Türkiye, Avrupa Birliği’ne katılım konusunda aday bir ülkedir. Bu kapsamda Nisan 2024’te AB Zirvesi’nde; Doğu Akdeniz’de istikrarlı bir ortam sağlanmasında ve karşılıklı yarara dayalı ilişki geliştirilmesinde AB’nin stratejik çıkarı olduğu açıklanmıştır. (https://www.ab.gov.tr/siteimages/birimler/kpb/2024_trkiye_report_tr.pdf)

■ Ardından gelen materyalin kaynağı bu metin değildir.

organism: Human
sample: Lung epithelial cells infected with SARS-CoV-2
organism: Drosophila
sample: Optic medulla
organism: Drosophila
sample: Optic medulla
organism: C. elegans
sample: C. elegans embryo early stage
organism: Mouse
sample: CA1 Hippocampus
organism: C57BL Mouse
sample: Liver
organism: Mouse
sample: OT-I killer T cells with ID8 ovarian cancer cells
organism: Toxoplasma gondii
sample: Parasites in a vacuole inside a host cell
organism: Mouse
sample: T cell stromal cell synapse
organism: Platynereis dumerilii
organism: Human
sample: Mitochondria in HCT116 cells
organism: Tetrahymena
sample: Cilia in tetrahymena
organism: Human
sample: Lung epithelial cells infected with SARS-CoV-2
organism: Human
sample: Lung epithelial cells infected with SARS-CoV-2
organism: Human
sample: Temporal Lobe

AB ile ilişkilerde bir ilerleme olmayınca, Türkiye yönünü Doğuya çevirme girişimlerinde bulunmuştur. Dışişleri Bakanı Hakan Fidan, katıldığı Anadolu Ajansı yayınında Türkiye’nin BRICS üyeliğine ilgisini şöyle açıklamıştır: “BRICS üyeliği, Avrupa Birliği ile bizim ekonomik entegrasyonumuz üyelikle taçlansaydı, belki biz birçok konuda bu türden bir arayış içerisinde olmayacaktık” demiştir. Her ülkenin “ekonomik, güvenlik ve siyasi ittifaklar” kurmak zorunda olduğunu belirten Fidan, “Biz, sadece BRICS’e değil ASEAN’a çok yakın bakıyoruz.” demiştir.Bu açıklama, Türkiye’de bir eksen kaymasına yol açabilir diye düşünüyorum.

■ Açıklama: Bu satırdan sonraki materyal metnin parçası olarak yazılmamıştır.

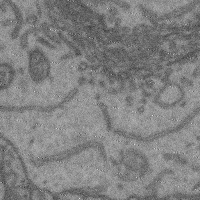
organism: Mouse
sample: Cerebral cortex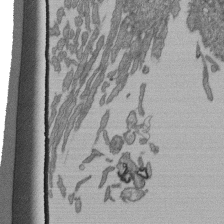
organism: Human
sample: Retinal organoid Rod and Cone cells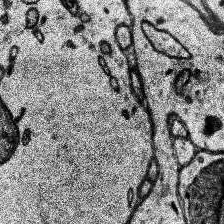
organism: Human
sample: Temporal Lobe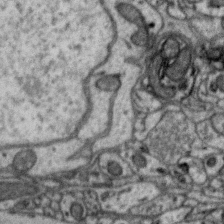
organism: Zebra finch
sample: Brain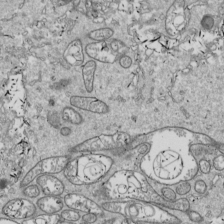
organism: Drosophila
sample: Cell division; meiosis; drosophila spermatocytes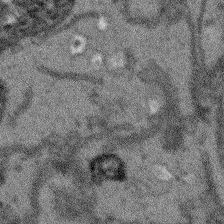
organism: Arabidopsis thaliana
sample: Root tip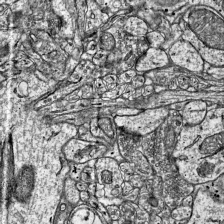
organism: Mouse
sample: Visual Cortex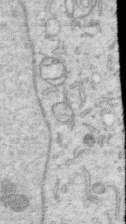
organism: Human
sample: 1205lu cells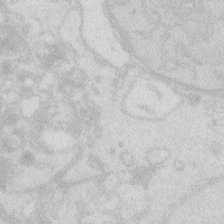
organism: Zebrafish
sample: Macrophage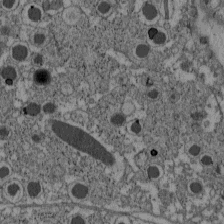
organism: C57BL Mouse
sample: Pancreatic islet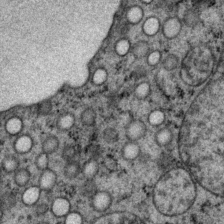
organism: P. pacificus
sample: Pharynx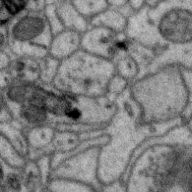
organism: Zebra finch
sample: Brain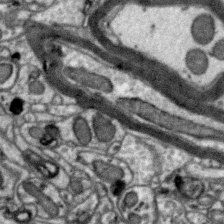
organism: Zebra finch
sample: Brain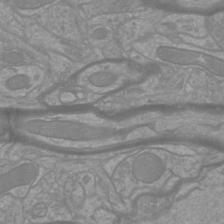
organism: Mouse
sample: Cortical neurons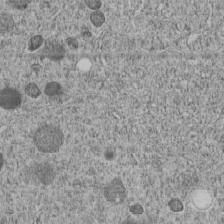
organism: C. elegans
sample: C. elegans embryo early stage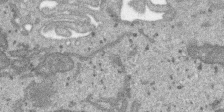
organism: Human
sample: Lung epithelial cells infected with SARS-CoV-2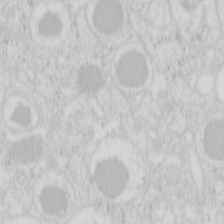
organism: Mouse
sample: Pancreas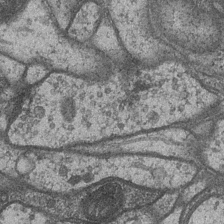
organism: Drosophila
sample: Optic medulla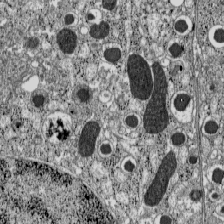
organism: C57BL Mouse
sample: Pancreatic islet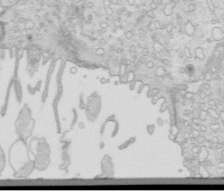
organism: Mouse
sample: Multiciliated cells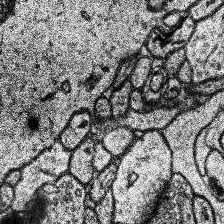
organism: Human
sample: Temporal Lobe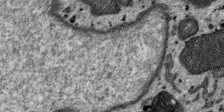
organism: Human
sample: Lung epithelial cells, uninfected (mock) control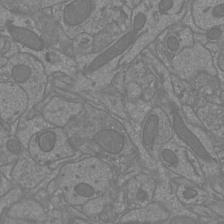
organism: Mouse
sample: Cortical neurons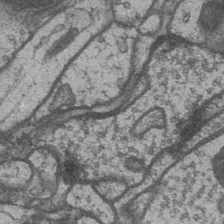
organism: Drosophila
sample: Optic medulla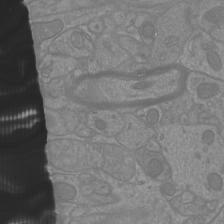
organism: Mouse
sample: Cortical neurons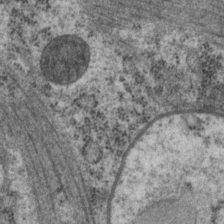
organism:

Rusya Devlet Başkanı Vladimir Putin’in dış politika danışmanı Yuri Uşakov, Türkiye’nin BRICS’e üyelik için başvuru yaptığını açıklamıştır. Rus haber ajansı RIA Novosti’nin haberine göre Uşakov, “Türkiye tam üyelik için başvurdu. Bunu değerlendireceğiz” demiştir.

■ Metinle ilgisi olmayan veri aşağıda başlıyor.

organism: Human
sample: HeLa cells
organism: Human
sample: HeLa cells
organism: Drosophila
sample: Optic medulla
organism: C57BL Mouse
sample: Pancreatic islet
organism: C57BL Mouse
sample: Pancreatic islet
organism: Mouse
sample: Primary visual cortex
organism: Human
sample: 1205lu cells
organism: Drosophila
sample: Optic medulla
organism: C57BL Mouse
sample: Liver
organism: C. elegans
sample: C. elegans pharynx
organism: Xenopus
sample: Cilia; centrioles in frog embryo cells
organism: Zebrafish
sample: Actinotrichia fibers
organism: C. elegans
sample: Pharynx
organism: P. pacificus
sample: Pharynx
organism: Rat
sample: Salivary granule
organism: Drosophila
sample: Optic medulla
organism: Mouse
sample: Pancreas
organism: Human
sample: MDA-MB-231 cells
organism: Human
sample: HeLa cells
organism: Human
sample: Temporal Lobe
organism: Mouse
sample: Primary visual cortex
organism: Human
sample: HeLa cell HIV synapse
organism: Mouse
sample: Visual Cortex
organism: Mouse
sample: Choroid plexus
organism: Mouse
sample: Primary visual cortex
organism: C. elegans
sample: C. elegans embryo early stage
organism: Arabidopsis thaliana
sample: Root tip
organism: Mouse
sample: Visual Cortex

(https://www.hurriyet.com.tr/dunya/rusya-resmen-acikladi-turkiye-bricse-tam-uyelik-basvurusu-yapti-42520869) Sayın Fidan’ın bu konudaki açıklaması önemlidir: “Avrupa Birliği ile bizim ekonomik entegrasyonumuz üyelikle taçlansaydı, belki biz birçok konuda bu türden bir arayış içerisinde olmayacaktık.”
Her ülkenin “ekonomik, güvenlik ve siyasi ittifaklar” kurmak zorunda olduğunu belirten Fidan, “İşte içine girip göreceğiz. Biz, sadece BRICS’e değil ASEAN’a çok yakın bakıyoruz” demiştir.Uşakov, Eylül ayı başındaki açıklamasında, Türkiye’nin BRICS’e üyelik için başvuru yaptığını söylemiştir. Rus haber ajansı RIA Novosti’nin haberine göre Uşakov, “Türkiye tam üyelik için başvurdu. Bunu değerlendireceğiz” açıklamasında bulunmuştur.
Bu konuda Atatürk’ün tespiti önemlidir: “Memleketimizi çağdaşlaştırmak istiyoruz. Bütün mesaimiz Türkiye’de çağdaş, dolayısıyla Batılı bir hükümet vücuda getirmektir. Medeniyete girmeyi arzu edip de, Batı’ya yönelmemiş millet hangisidir? Bir istikamette yürümek azminde olan ve hareketinin ayağında bağlı zincirlerle müşküle sokulduğunu gören insan ne yapar? Zincirleri kırar, yürür.” (Atatürk’ün, 29 Ekim 1923 tarihinde Fransız gazeteci Maurice Pernot‘a verdiği röportajdan, Atatürk’ün Bütün Eserleri, 16. Cilt, s.149)
Avrupa Türkiye’ye “BOBON Kriterleri” uyguladığı sürece Türkiye AB üyesi olamaz. Avrupa Birliği’nin Türkiye’ye uyguladığı çifte standartlara ben “BOBON” kriterleri diyorum. Bu kriterler Avrupa Birliği’nde Türkiye’ye yapılan ayırımcılığı belirtmek üzere tarafımdan kullanılan bir kavramdır. BOBON kriterlerinin açılımı şöyledir: BO: Bizden Olanlar, BON: Bizden OlmayaNlar.